Exercise — Excluding pictures, retype exactly the lines from the one with "2020-05-01 | 0.984 | 0.016 |" through the end of the records that follow.

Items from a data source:
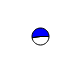
| Category | Series 0 |
|---|---|
| 0 | 12299 |
| 1 | 13503 |
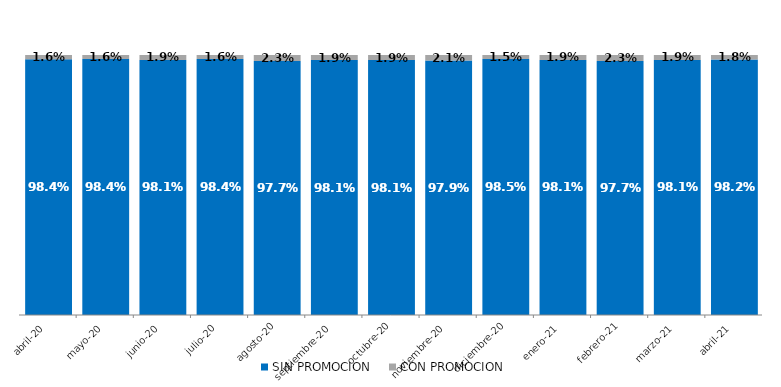
| Category | SIN PROMOCION   | CON PROMOCION   |
|---|---|---|
| 2020-04-01 | 0.984 | 0.016 |
| 2020-05-01 | 0.984 | 0.016 |
| 2020-06-01 | 0.981 | 0.019 |
| 2020-07-01 | 0.984 | 0.016 |
| 2020-08-01 | 0.977 | 0.023 |
| 2020-09-01 | 0.981 | 0.019 |
| 2020-10-01 | 0.981 | 0.019 |
| 2020-11-01 | 0.979 | 0.021 |
| 2020-12-01 | 0.985 | 0.015 |
| 2021-01-01 | 0.981 | 0.019 |
| 2021-02-01 | 0.977 | 0.023 |
| 2021-03-01 | 0.981 | 0.019 |
| 2021-04-01 | 0.982 | 0.018 |
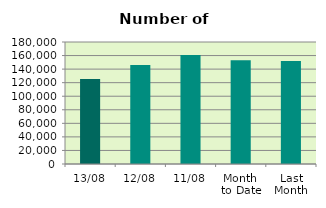
| Category | Series 0 |
|---|---|
| 13/08 | 125350 |
| 12/08 | 146170 |
| 11/08 | 160958 |
| Month 
to Date | 153099.556 |
| Last
Month | 152026.87 |
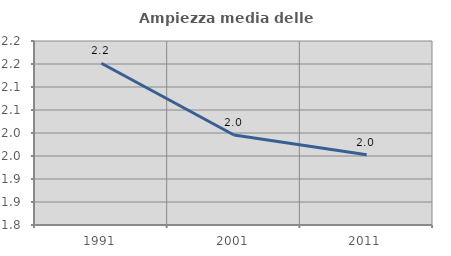
| Category | Ampiezza media delle famiglie |
|---|---|
| 1991.0 | 2.152 |
| 2001.0 | 1.996 |
| 2011.0 | 1.953 |

Task response —
| 2020-05-01 | 0.984 | 0.016 |
| 2020-06-01 | 0.981 | 0.019 |
| 2020-07-01 | 0.984 | 0.016 |
| 2020-08-01 | 0.977 | 0.023 |
| 2020-09-01 | 0.981 | 0.019 |
| 2020-10-01 | 0.981 | 0.019 |
| 2020-11-01 | 0.979 | 0.021 |
| 2020-12-01 | 0.985 | 0.015 |
| 2021-01-01 | 0.981 | 0.019 |
| 2021-02-01 | 0.977 | 0.023 |
| 2021-03-01 | 0.981 | 0.019 |
| 2021-04-01 | 0.982 | 0.018 |
| Category | Series 0 |
|---|---|
| 13/08 | 125350 |
| 12/08 | 146170 |
| 11/08 | 160958 |
| Month 
to Date | 153099.556 |
| Last
Month | 152026.87 |
| Category | Ampiezza media delle famiglie |
|---|---|
| 1991.0 | 2.152 |
| 2001.0 | 1.996 |
| 2011.0 | 1.953 |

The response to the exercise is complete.